Yep I said it...I am bored. I suppose in the grand scheme of things that is a good thing...haven't been manic for a few months, the depression is lifting and mega doses of risperdal seem to have knocked the hallucinations out of me. I should be happy about that, right? Well, I am, I guess however I am used to my life being like a roller coaster ride. So what do normal folk do when their life is all calm? I seem to have no frame of reference.
So there haven't been any wild spending sprees lately, no crazy escapades, i actually sleep at night, don't sleep all day and when I enter a room I only see and hear the people who are actually there...no imaginary friends if you know what I mean. So what the hell do I do now? How do I live this mundane existence.
Don't get me wrong, I am not asking for the madness to return any time soon. But I must admit life has become quite dull. I mean I actually read about the feud between the Jon & Kate couple, am totally addicted to watching Big Brother (want Kevin to win), today I watched the recycling guys go down the street and pick up all the recycling, I even did grocery shopping like a normal person would, bought normal food...not 23 lemons, 5 bags of chips, 47 rolls of paper towels, cupcakes, 2 carrots and one of everything from the impulse aisle. Grocery shopping just doesn't have the same appeal when you aren't crazy manic and hitting the all night grocery store at 3 am. And let me tell you, the people in the grocery store at 3 am are far more interesting than the ones who are there at 11 am. The other day I drank lemonade on the porch then drove to the library instead of driving to Boston, or Florida, or to Buffalo for chicken wings and coffee. Sigh!
A friend of mine who is bipolar always tells me he is enthralled with his madness. I used to find that statement quite bizarre, what with the havoc this illness can cause, but I think I am starting to understand his sentiment. I always dreamed of having some stability but didn't know it would bore me to death. I guess I am so used to all the drama that I don't do calm anymore...or don't do it well.
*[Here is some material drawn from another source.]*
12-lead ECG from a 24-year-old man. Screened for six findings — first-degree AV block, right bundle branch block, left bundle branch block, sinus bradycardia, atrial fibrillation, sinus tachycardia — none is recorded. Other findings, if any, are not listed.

Well now that I have filled 20 minutes whining about my boredom, I only have 23 hours and 40 minutes to get through today. For those of you who think I am nuts for being worried about being stable, stay tuned, I am sure the next episode is right around the corner. Someone can remind me about this post when things spin out of control. Okay I have to run, the ladies are coming over for tea...just kidding, but I am going to weed the garden. Oh what have I become?